From the line containing "Costa, Balagne (Haute-Corse)" down to the last line of the material, output each line exactly as it appears, excluding pictures.

Provided data »
----------

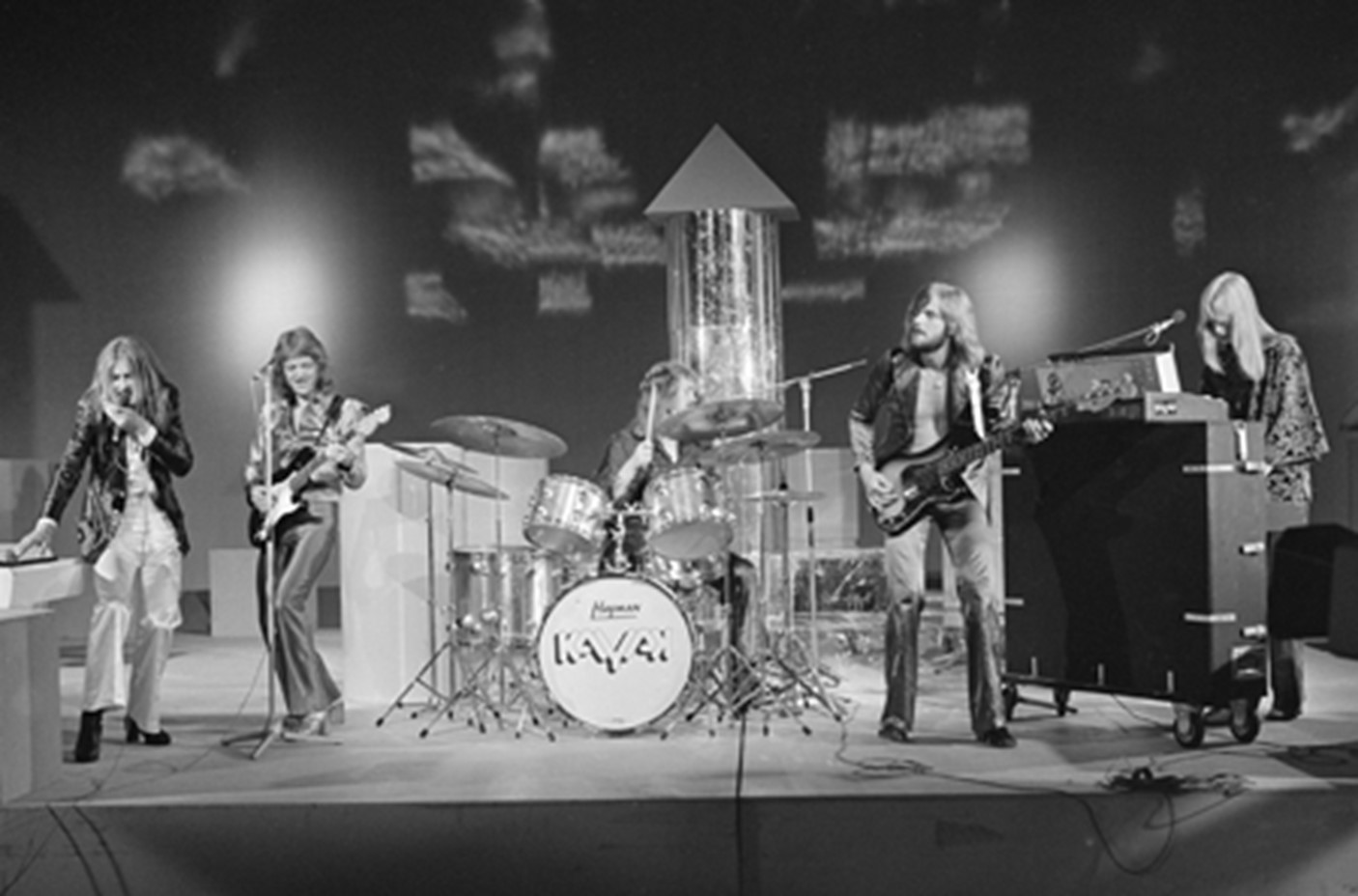 Toppop, optreden Kayak, 28-8-1974, Van links naar rechts: Max Werner, Johan Slager, Pim Koopman, Bert Veldkamp, Ton Scherpenzeel. Zendgemachtigde AVRO, Archief Beeld en Geluid, catalogusnummer 74666, fotonummer 26.
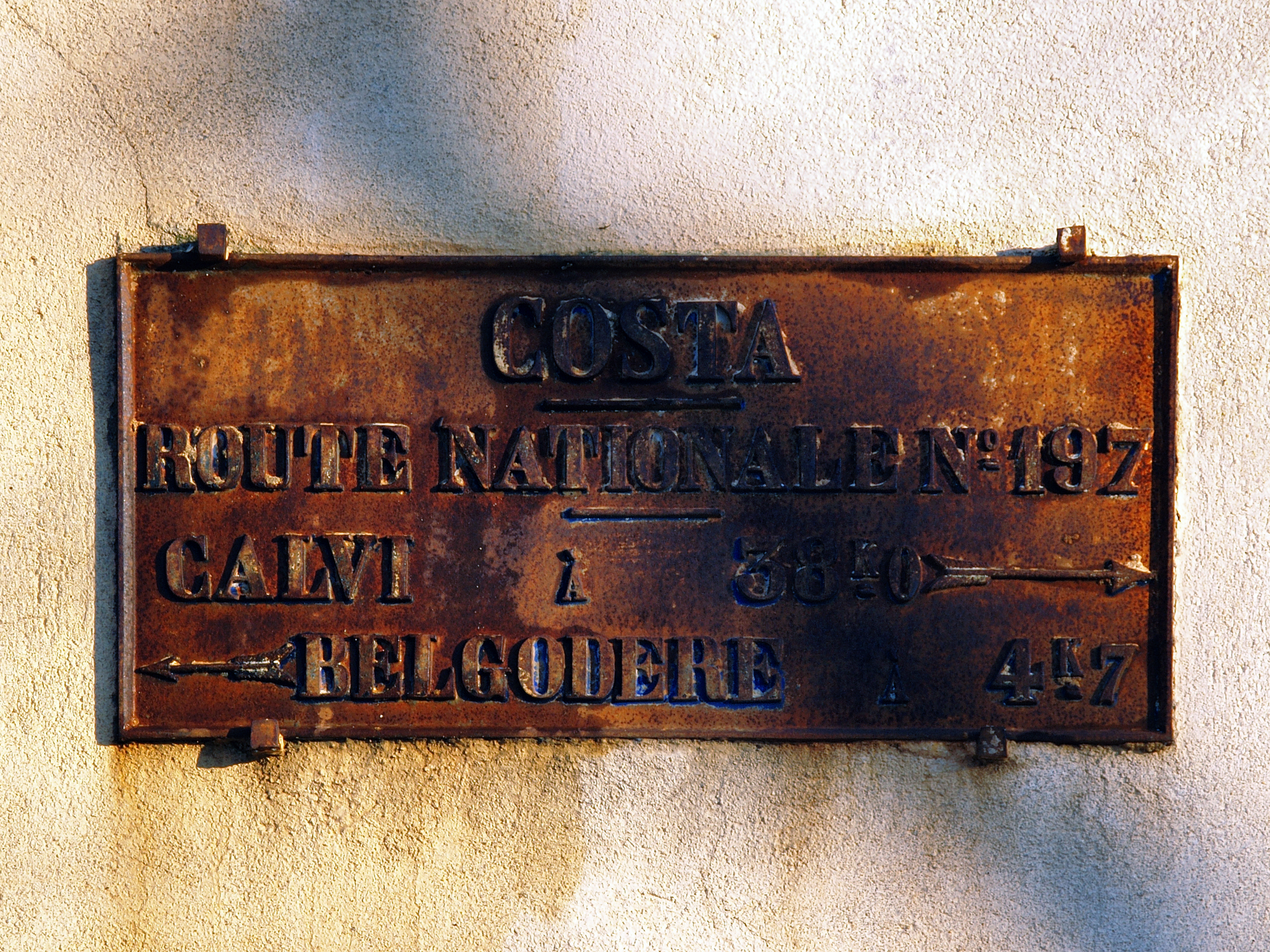 Costa, Balagne (Haute-Corse) - Ancienne signalisation de la route nationale 197 à Costa -section Lumio à Belgodère devenue aujourd'hui la D71 dite « route corniche de la Balagne ».
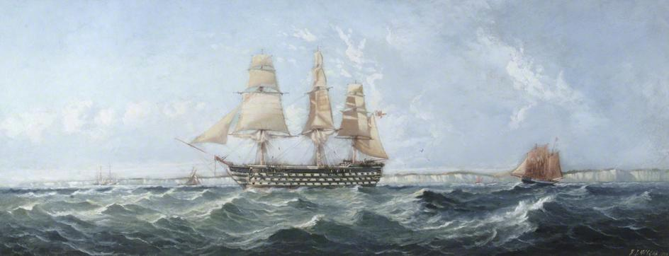 HMS 'Britannia'
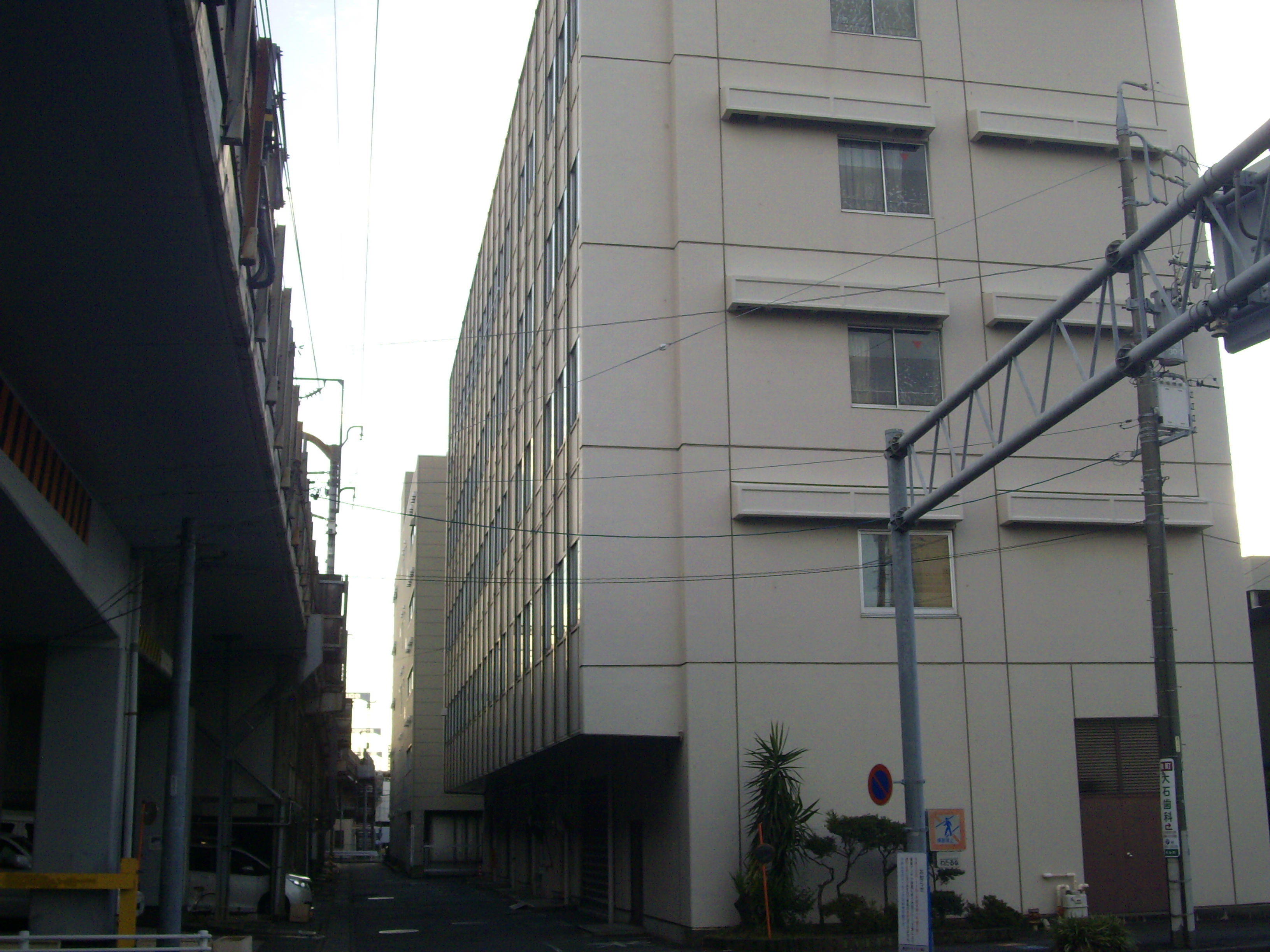 東海旅客鉄道新幹線鉄道事業本部静岡分駐所ビルの外観。静岡保線所・新幹線構造物検査センター・静岡電力所も入居する。 Caution:Sorry！Built-in clock error!!

----------

Output for this exercise »
 Costa, Balagne (Haute-Corse) - Ancienne signalisation de la route nationale 197 à Costa -section Lumio à Belgodère devenue aujourd'hui la D71 dite « route corniche de la Balagne ».
 HMS 'Britannia'
 東海旅客鉄道新幹線鉄道事業本部静岡分駐所ビルの外観。静岡保線所・新幹線構造物検査センター・静岡電力所も入居する。 Caution:Sorry！Built-in clock error!!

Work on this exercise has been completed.